Responses and my answers:
Date: Fri, 2 Jun 2006 13:11:58 -0400
From: S. . . W. . .
Subject: Re: Foremother: Margaret Lucas Cavendish, Duchess of
Ellen -- The hunting poem (so gratifying to get the other side of the equation -- reminds me of Bishop's "The Armadillo") and your earlier question about women poets facing up to life makes me wonder why it's laudatory for (some) male poets to write about the delights of hunting, fishing, football, and those countless poems about playing catch with their fathers, but women's poems on housework and childrearing are considered, if not frivolous, at least not very interesting.
I've been away for a couple of days and that's why I haven't answered. I have the exact words of the Duke's epitaph somewhere in my notes. It would probably be quoted in any good biography of Cavendish. The concluding jist (as I recall) is strong praise for her loyalty or constancy. He was particularly impressed by how faithful she was to him even during their period of exile. He suggests such a nature as hers is rare.
Date: Sat, 10 Jun 2006 19:57:03 -0700
From: E. . . T. . .
Subject: Foremother: Margaret Lucas Cavendish,
Dear Ellen & all, How refreshing to peek in and see your doings re Women Writers Through the Ages, Ellen. I am so happy to read your take on Margaret Cavendish, whom I still like to call the Duchess of Newcastle!

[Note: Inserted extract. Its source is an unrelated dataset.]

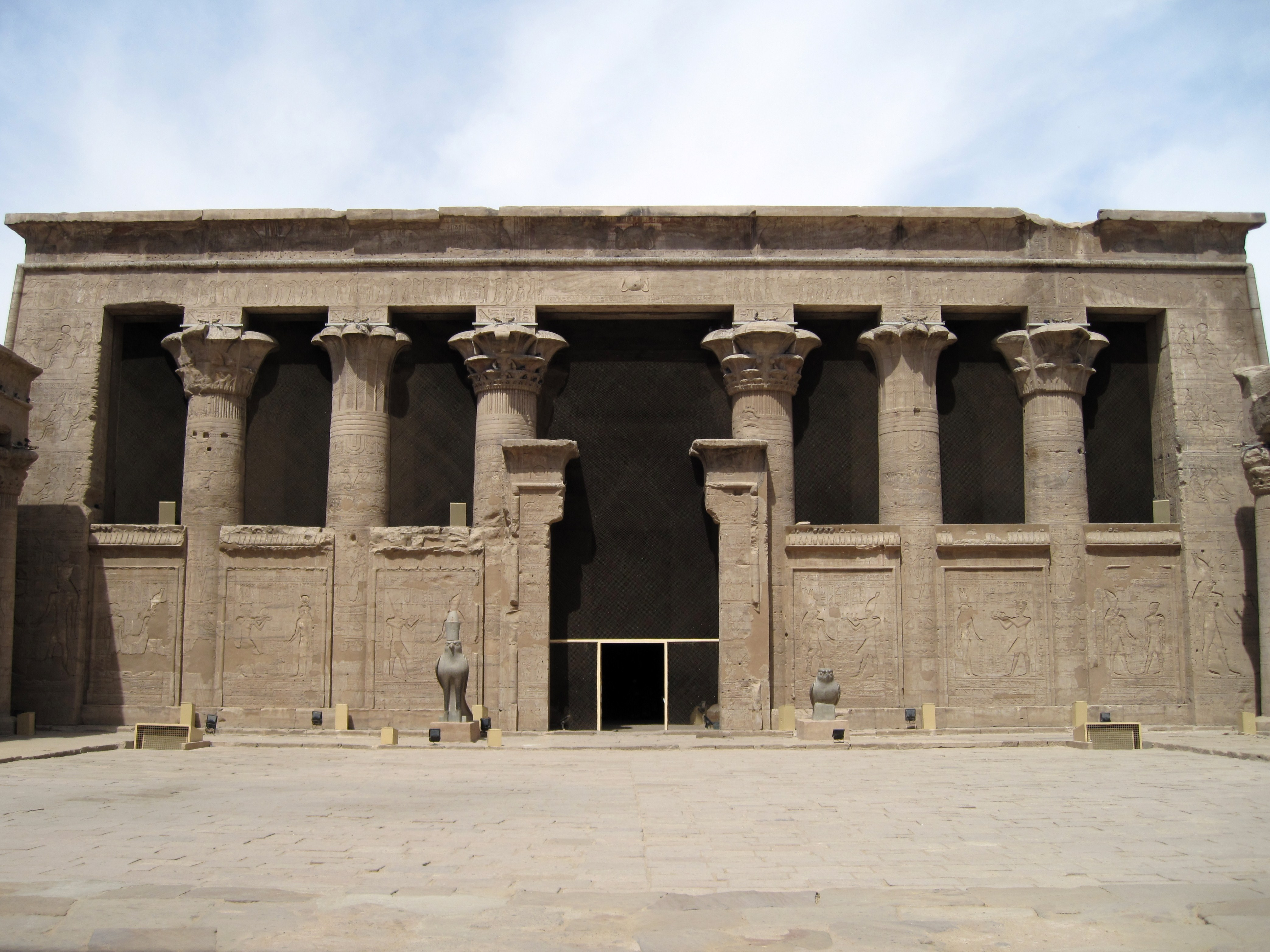 Fassade des Pronaos im Tempel von Edfu, Ägypten

I want to add that in addition to such serious and beautiful works as you quote, I find her plays (the ones I've read) not so silly but very funny satires of men, literary and other culture, etc. I find them quite feminist, actually. Humanist perhaps. I have a biography of her, which has a silly title, but is very good I think and very readable: Mad Madge: The Extraordinary Life of Margaret Cavendish, Duchess of Newcastle, the First Woman to Live by Her Pen by Katie Whitaker, NY: Basic Books, 2002. I just finished a manuscript called Birds & Fancies, after her Poems and Fancies, which is a lot to do with women writers, history, war, and becoming a mother. Below is a quote from Cavendish which I use in my final poem in the book (which will be published next year by Shearsman if all goes acc to plan):
Just like a Bird, when her Young are in Nest,
Goes in, and out, and hops and takes no Rest;
But when their Young are fledg'd, their heads out peep,
Lord what a chirping does the Old one keep.
-- Margaret Cavendish, Duchess of Newcastle
There is a poem "after" her from the book at
if anyone is interested.
Many cheers to you all, and to our dear foresisters, thank you-- in the words of Matilda Joslyn Gage, "The women of today are the thoughts of their mothers and grandmothers, embodied and made alive."